HueManity: Probing Fine-Grained Visual Perception in MLLMs
This work addresses a critical gap in visual capabilities for MLLMs, which is incremental as it benchmarks existing models without proposing a new method.
The paper tackles the problem of limited performance in multimodal large language models (MLLMs) on fine-grained visual perception tasks by introducing the HueManity benchmark, which reveals a significant gap with MLLMs achieving only 33.6% accuracy on an easy task and 3% on a hard task compared to near-perfect human and traditional model scores.

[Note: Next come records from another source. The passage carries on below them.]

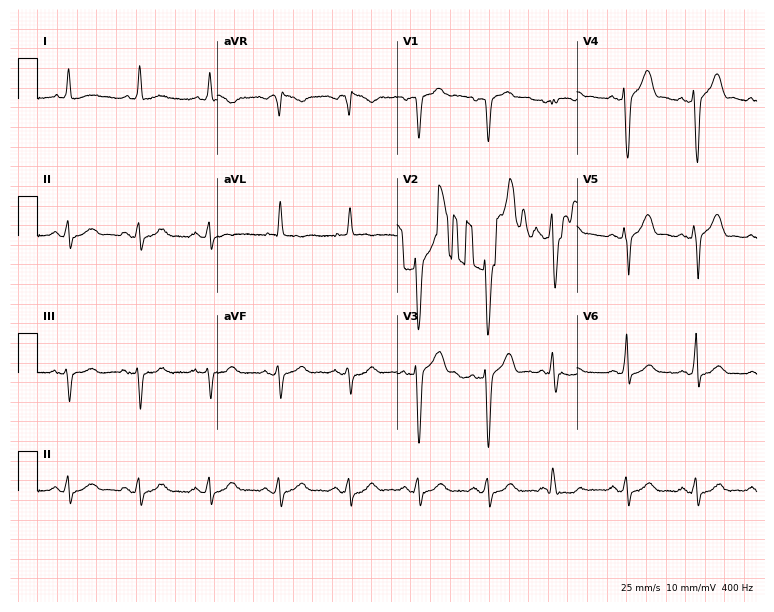
Standard 12-lead ECG recorded from a 78-year-old male (7.3-second recording at 400 Hz). None of these six findings is recorded: first-degree AV block, right bundle branch block (RBBB), left bundle branch block (LBBB), sinus bradycardia, atrial fibrillation (AF), sinus tachycardia.
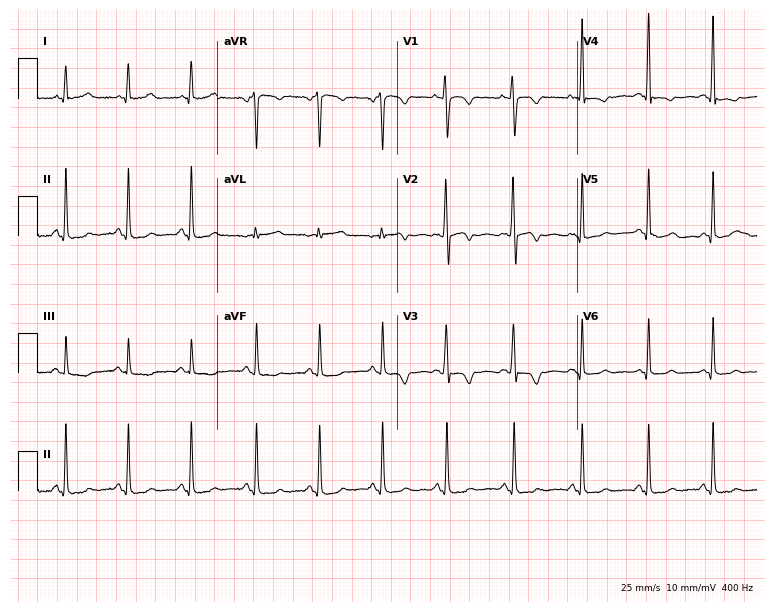
12-lead ECG from a female, 33 years old (7.3-second recording at 400 Hz). No first-degree AV block, right bundle branch block (RBBB), left bundle branch block (LBBB), sinus bradycardia, atrial fibrillation (AF) or sinus tachycardia recorded for this tracing. Findings outside these six are not listed.
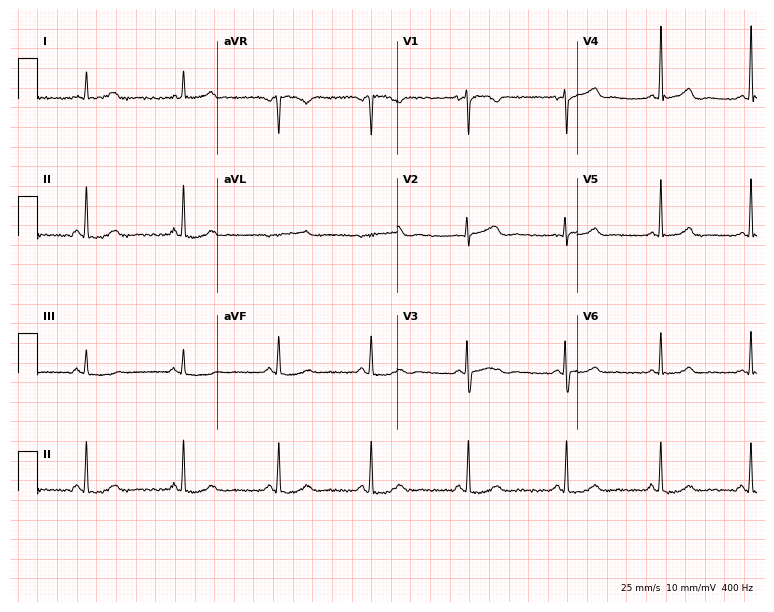
Standard 12-lead ECG recorded from a 30-year-old woman (7.3-second recording at 400 Hz). None of these six findings is recorded: first-degree AV block, right bundle branch block (RBBB), left bundle branch block (LBBB), sinus bradycardia, atrial fibrillation (AF), sinus tachycardia. Only these six findings were labelled.

Multimodal Large Language Models (MLLMs) excel at high-level visual reasoning, but their performance on nuanced perceptual tasks remains surprisingly limited. We present HueManity, a benchmark designed to assess visual perception in MLLMs. The dataset comprises 83,850 images featuring two-character alphanumeric strings embedded in Ishihara test style dot patterns, challenging models on precise pattern recognition. Our evaluation of nine state-of-the-art MLLMs on HueManity demonstrates a significant performance deficit compared to human and traditional computer vision baselines. The best-performing MLLM achieved a 33.6% accuracy on the numeric `easy' task and a striking 3% on the alphanumeric `hard' task. In contrast, human participants achieved near-perfect scores (100% and 95.6%), and a fine-tuned ResNet50 model reached accuracies of 96.5% and 94.5%. These results highlight a critical gap in the visual capabilities of current MLLMs. Our analysis further explores potential architectural and training-paradigm factors contributing to this perceptual gap in MLLMs. We open-source HueManity dataset and code to foster further research in improving perceptual robustness of MLLMs.